In business: “The customer is always right”.  (Which I don't believe is true.)
In healthcare: “The patient is always wrong”. (Or so it seems.)

As a mother to 6 children with various special needs (one very complex) and a health concern or two of my own, this is a scenario with which I am all too familiar. I’m a semi-intelligent person who is proactive and engaged in the healthcare system. I even work for a healthcare organization.  (Shout out to AVA – the Association for Vascular Access. If ever you get an IV, don’t let them stick you more than 2 times before getting a more qualified specialist and consider vein visualization technology. It exists. Veins are important and you’re not a pin cushion. But I digress.)

I often wonder how the average person navigates through the healthcare system. It’s exhausting!

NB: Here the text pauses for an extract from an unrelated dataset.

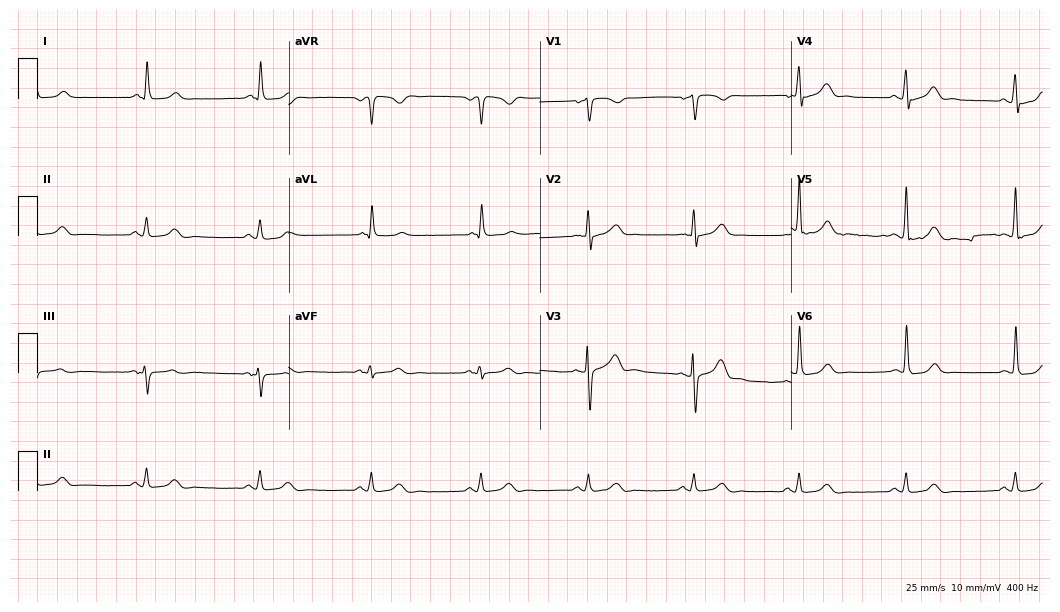
ECG (10.2-second recording at 400 Hz) — a male patient, 66 years old. Labelled as a normal ECG.
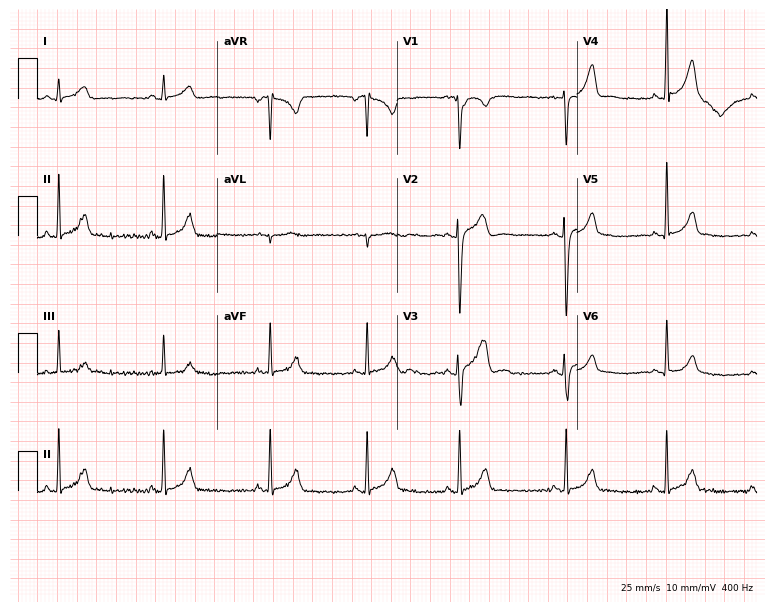
12-lead ECG from a male, 26 years old. Labelled as a normal ECG.

Last week I was to schedule with a new doctor. I called my primary care physician (PCP) to get a referral. They said I was calling too soon and to call back a week ahead. I did. Different person said, call back at 72 hours. I did. Different person said I was calling too late and that they couldn’t possibly get a referral out that soon and I’d have to reschedule the appointment (that I’d waited weeks to get). Do these people all get different training manuals? And each was POSITIVE she was telling me “the way it is”!

Now once I did get hold of the person and they agreed to help me, she started with “What’s the doctor’s name?” And I told her the group name. “Must have the doctor name or insurance will bill you as out of network and we aren’t responsible.” I tell her that I’m a new patient to them and they told me I would be seen by the first available doctor. (audible grumbles).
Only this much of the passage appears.